Detection Methods for CVE-2025-50182
Indicators of Compromise
- Unexpected redirect chains in applications running urllib3 within Pyodide environments
- HTTP traffic showing redirects to external domains when application logic should prevent such behavior
- User reports of being redirected to unexpected or suspicious websites
- Authentication tokens or sensitive parameters appearing in redirect destination logs
Detection Strategies
- Review application dependencies to identify urllib3 versions between 2.2.0 and 2.4.x used in Pyodide contexts
- Audit code for urllib3 usage patterns that rely on redirect or retries parameters in browser/Node.js deployments
- Implement network monitoring to detect unexpected redirect behavior from Pyodide-based applications
- Test redirect control functionality explicitly in Pyodide environments to verify expected behavior
Monitoring Recommendations
- Monitor HTTP request logs for redirect chains that exceed expected limits
- Implement alerting for requests that redirect to domains outside an approved list
- Track urllib3 version usage across Pyodide deployments through dependency scanning
- Review client-side application behavior for signs of uncontrolled redirects
How to Mitigate CVE-2025-50182
Immediate Actions Required
- Upgrade urllib3 to version 2.5.0 or later immediately for all Pyodide-based deployments
- Audit applications using urllib3 in Pyodide to identify where redirect controls were expected to function
- Implement server-side redirect validation as an additional defense layer
- Review application logic to ensure no security-critical operations depend solely on urllib3 redirect controls in Pyodide
Patch Information
The urllib3 maintainers have addressed this vulnerability in version 2.5.0. The fix ensures that redirect control parameters are properly honored when urllib3 operates within Pyodide environments.
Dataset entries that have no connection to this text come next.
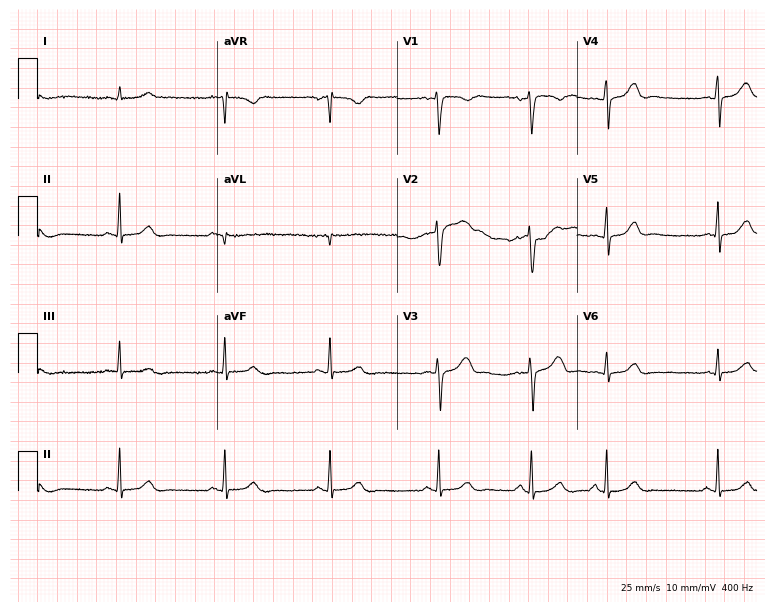
12-lead ECG from a 38-year-old woman. Labelled as a normal ECG.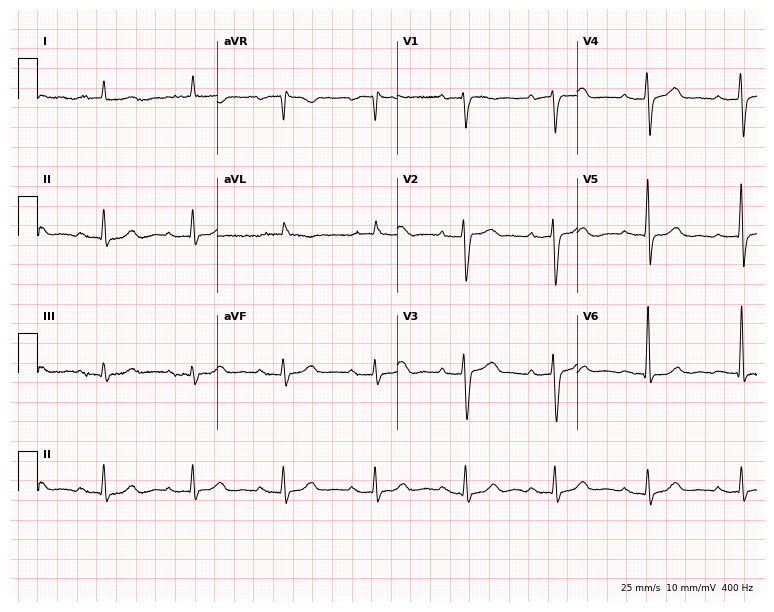
Standard 12-lead ECG recorded from an 84-year-old male. The tracing shows first-degree AV block.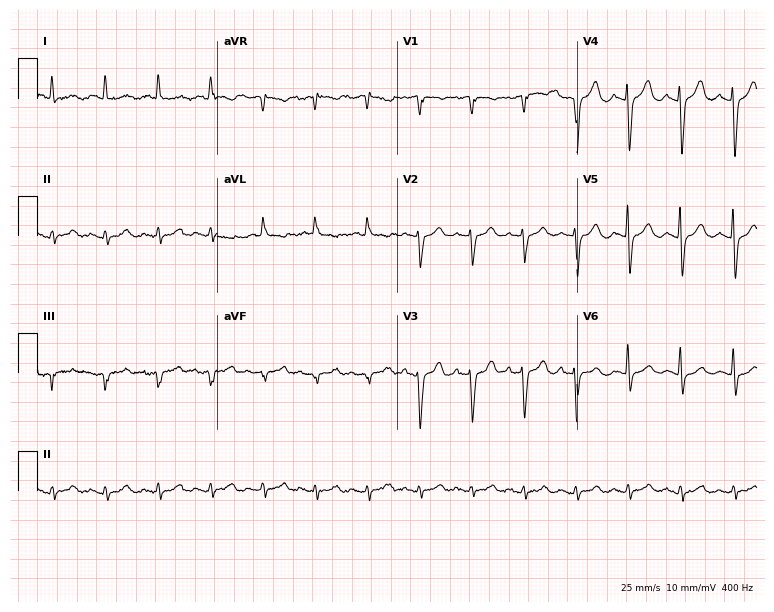
Resting 12-lead electrocardiogram (7.3-second recording at 400 Hz). Patient: an 80-year-old woman. None of these six findings is recorded: first-degree AV block, right bundle branch block, left bundle branch block, sinus bradycardia, atrial fibrillation, sinus tachycardia.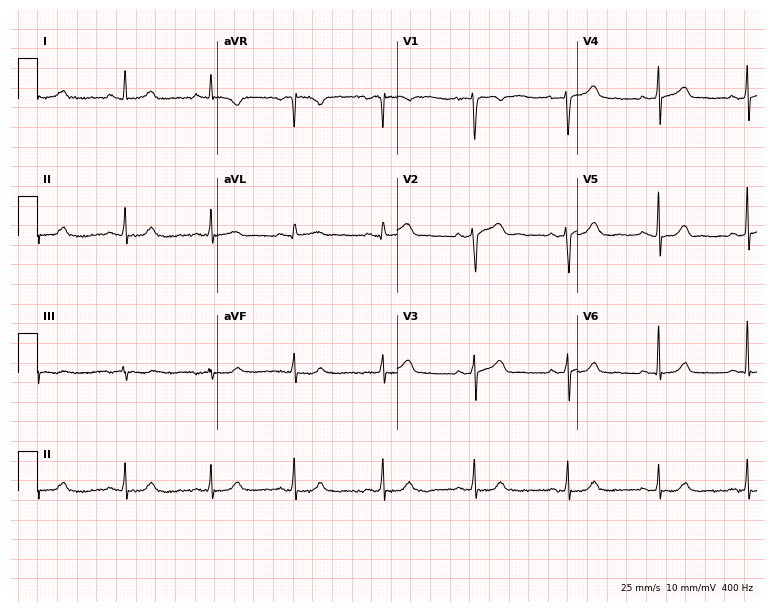
12-lead ECG from a woman, 37 years old. Labelled as a normal ECG.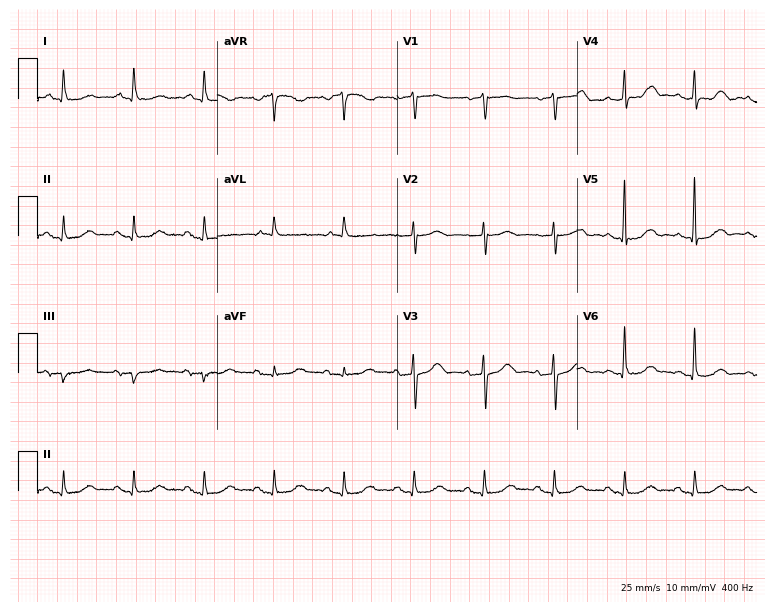
12-lead ECG from a woman, 83 years old. Labelled as a normal ECG.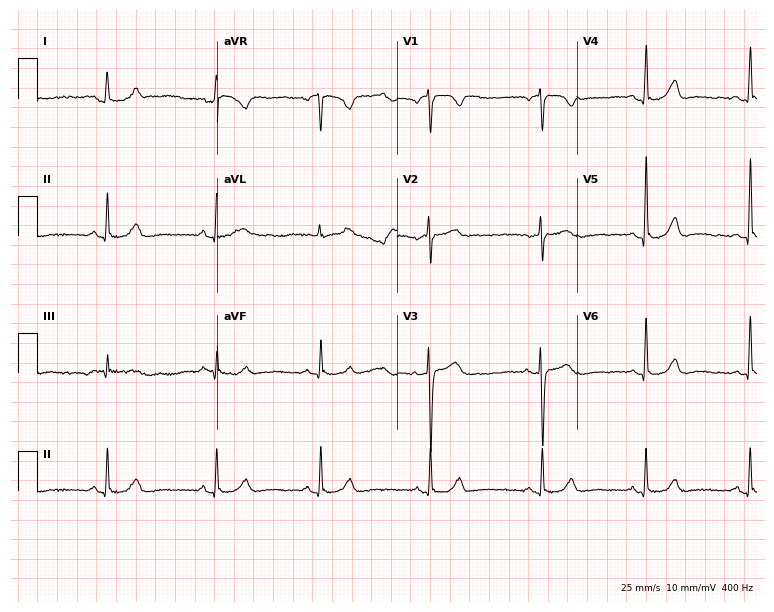
12-lead ECG from a woman, 41 years old. Labelled as a normal ECG.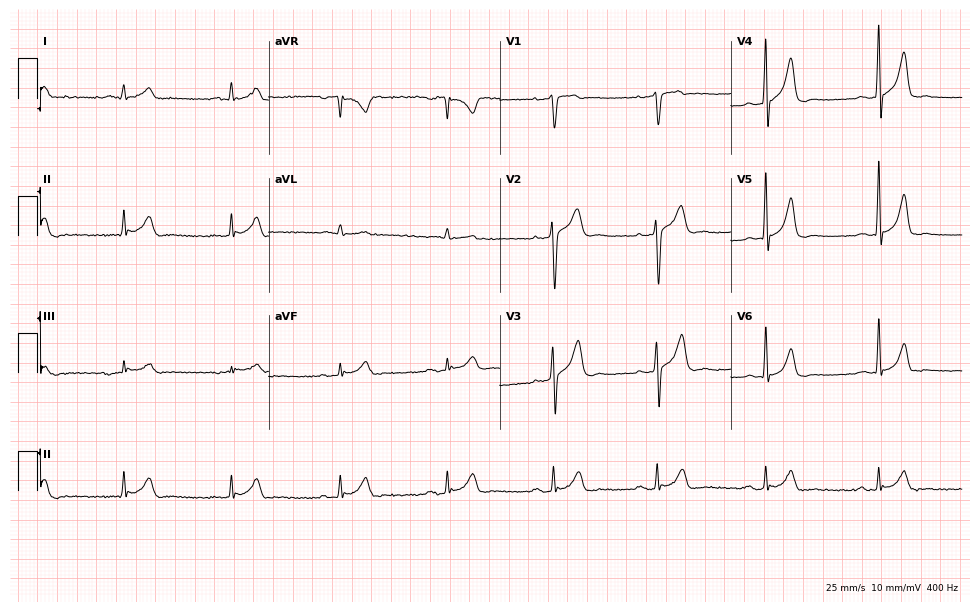
12-lead ECG from a male patient, 37 years old (9.4-second recording at 400 Hz). No first-degree AV block, right bundle branch block, left bundle branch block, sinus bradycardia, atrial fibrillation or sinus tachycardia recorded for this tracing. Findings outside these six are not listed.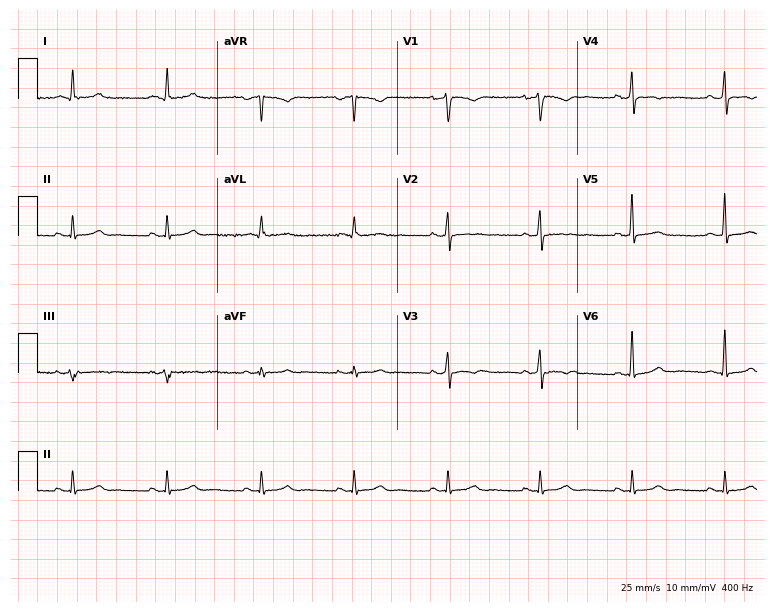
Resting 12-lead electrocardiogram. Patient: a woman, 43 years old. Read as a normal ECG.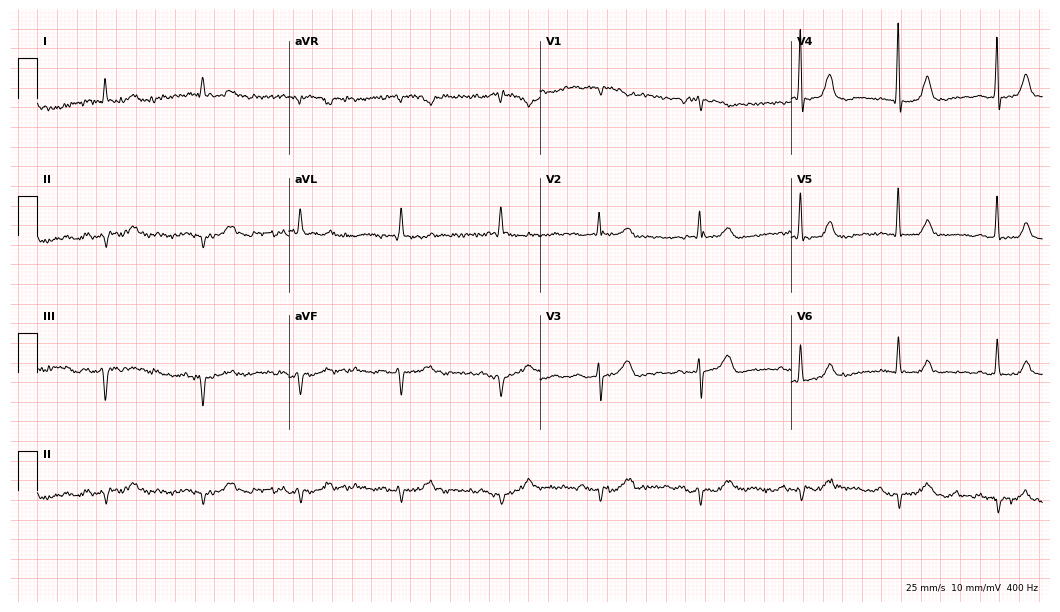
Standard 12-lead ECG recorded from an 85-year-old female patient (10.2-second recording at 400 Hz). None of these six findings is recorded: first-degree AV block, right bundle branch block, left bundle branch block, sinus bradycardia, atrial fibrillation, sinus tachycardia.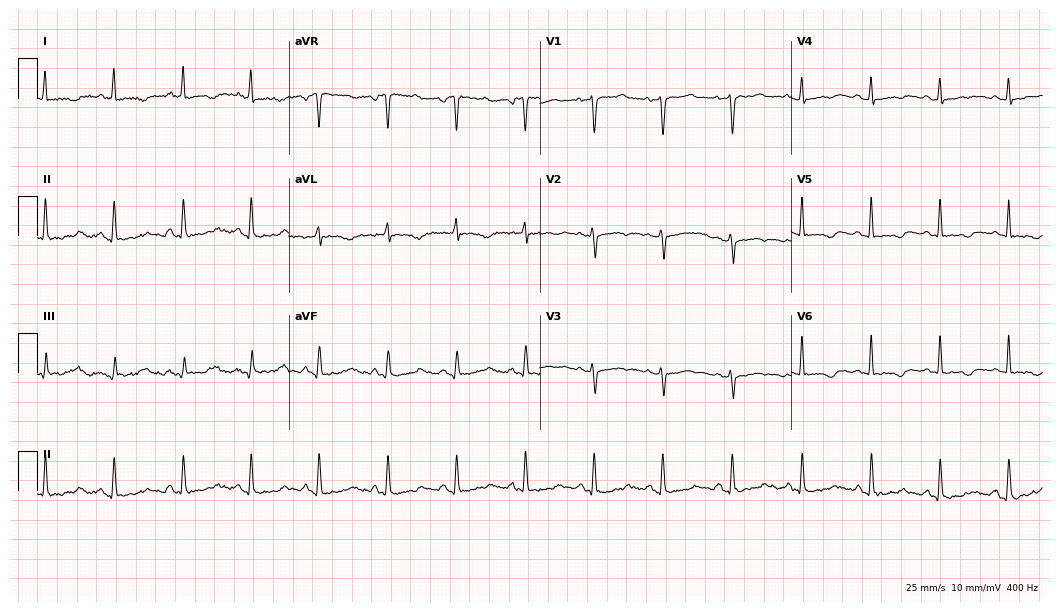
12-lead ECG from a female patient, 48 years old. Screened for six findings — first-degree AV block, right bundle branch block, left bundle branch block, sinus bradycardia, atrial fibrillation, sinus tachycardia — none is recorded.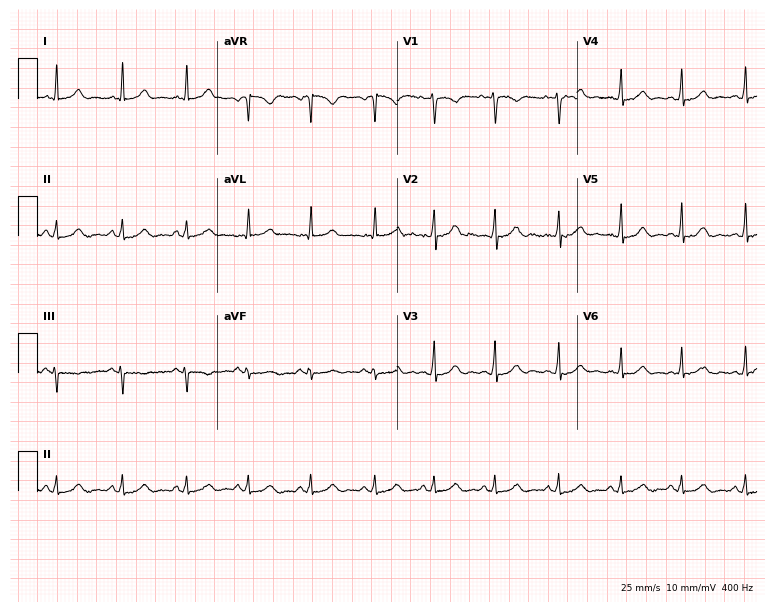
12-lead ECG from a woman, 27 years old (7.3-second recording at 400 Hz). Recorded interpretation: within normal limits.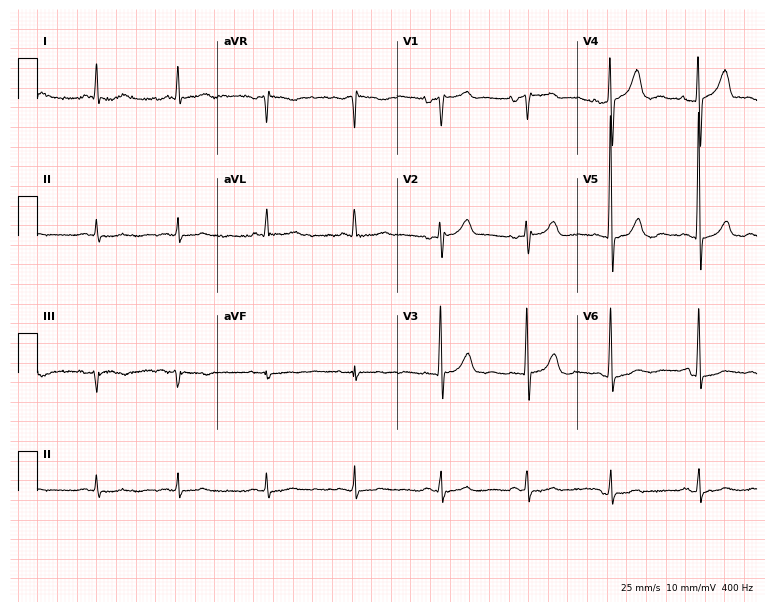
Standard 12-lead ECG recorded from a woman, 85 years old (7.3-second recording at 400 Hz). None of these six findings is recorded: first-degree AV block, right bundle branch block (RBBB), left bundle branch block (LBBB), sinus bradycardia, atrial fibrillation (AF), sinus tachycardia.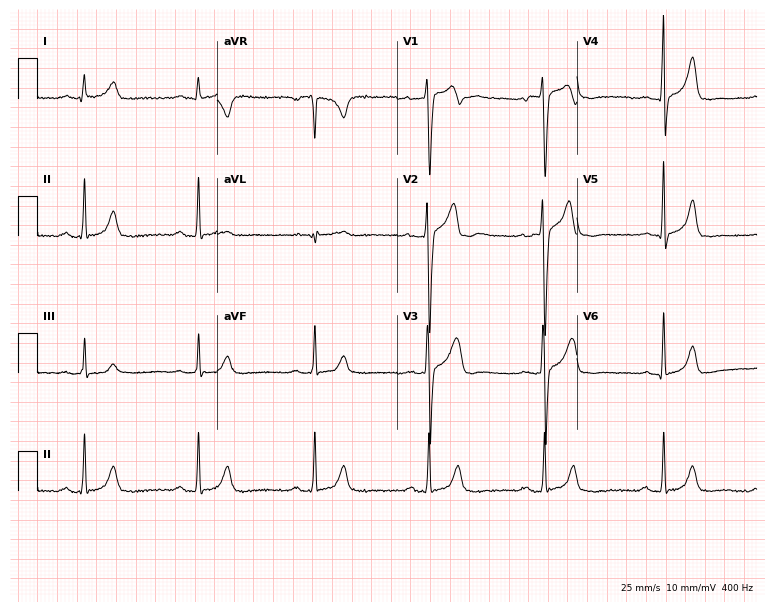
Resting 12-lead electrocardiogram. Patient: a 33-year-old man. Read as a normal ECG.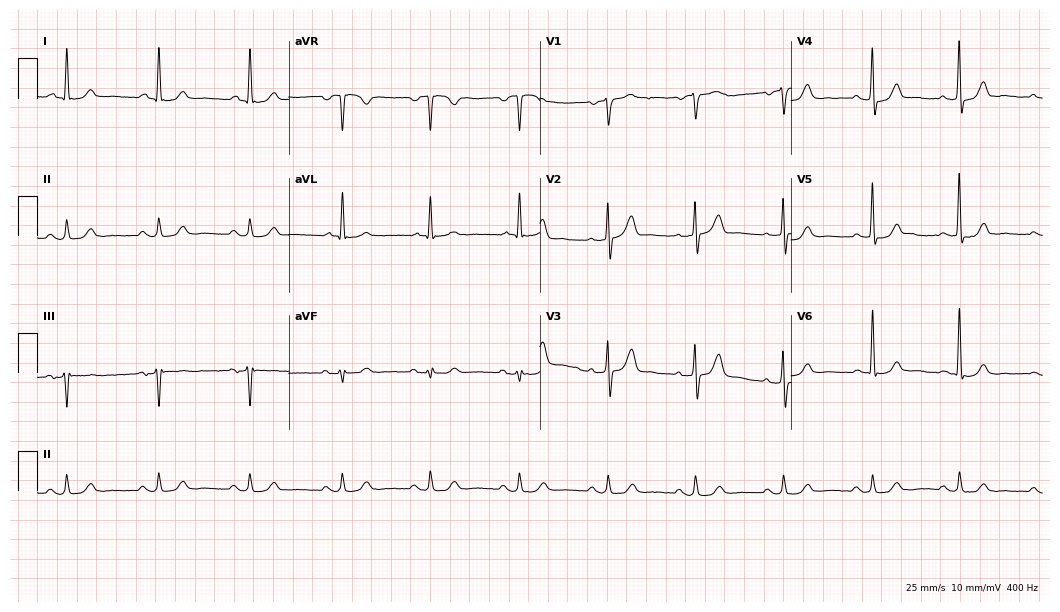
12-lead ECG from a 67-year-old male patient. Labelled as a normal ECG.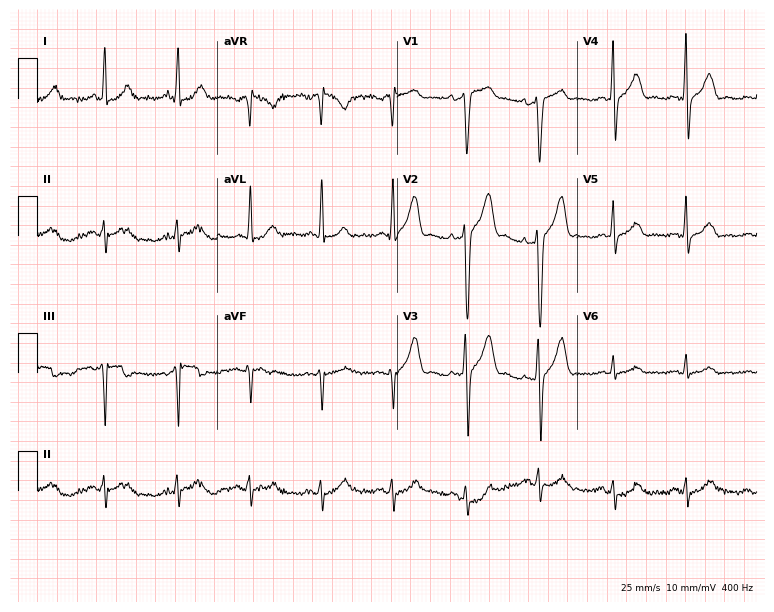
Resting 12-lead electrocardiogram (7.3-second recording at 400 Hz). Patient: a male, 65 years old. None of these six findings is recorded: first-degree AV block, right bundle branch block, left bundle branch block, sinus bradycardia, atrial fibrillation, sinus tachycardia. Other findings, if any, are not listed.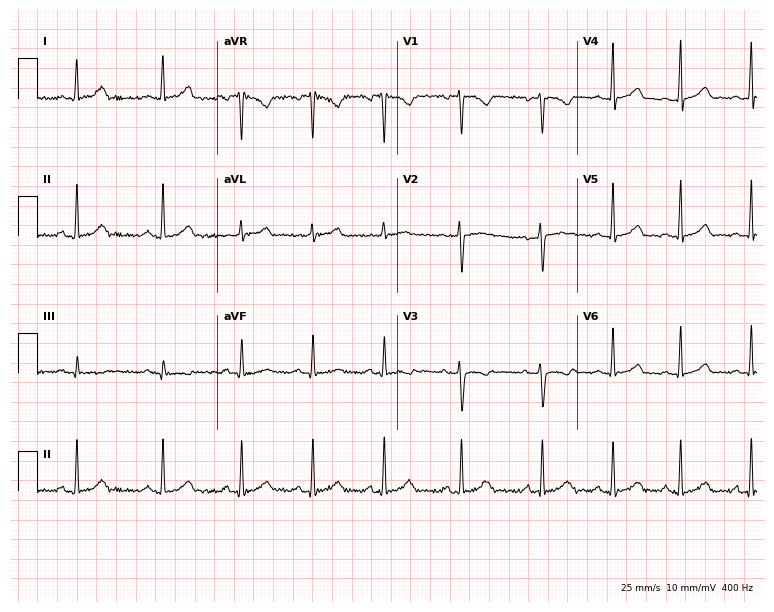
Electrocardiogram (7.3-second recording at 400 Hz), a female patient, 24 years old. Overall reading on record: normal ECG.

Organizations should upgrade to version 2.5.0 or later to remediate this vulnerability.
For detailed information about the fix, refer to the GitHub Security Advisory GHSA-48p4-8xcf-vxj5 and the urllib3 2.5.0 Release Notes.
Workarounds
- Implement application-level URL validation before making requests to prevent redirects to untrusted domains
- Use Content Security Policy (CSP) headers to restrict navigation to approved origins
- Avoid passing sensitive data in URL parameters where redirect leakage could expose credentials
- Consider implementing a server-side proxy for HTTP requests if Pyodide-based redirect control is critical to security
# Upgrade urllib3 to patched version
pip install --upgrade "urllib3>=2.5.0"
# Verify installed version
pip show urllib3 | grep Version
Disclaimer: This content was generated using AI. While we strive for accuracy, please verify critical information with official sources.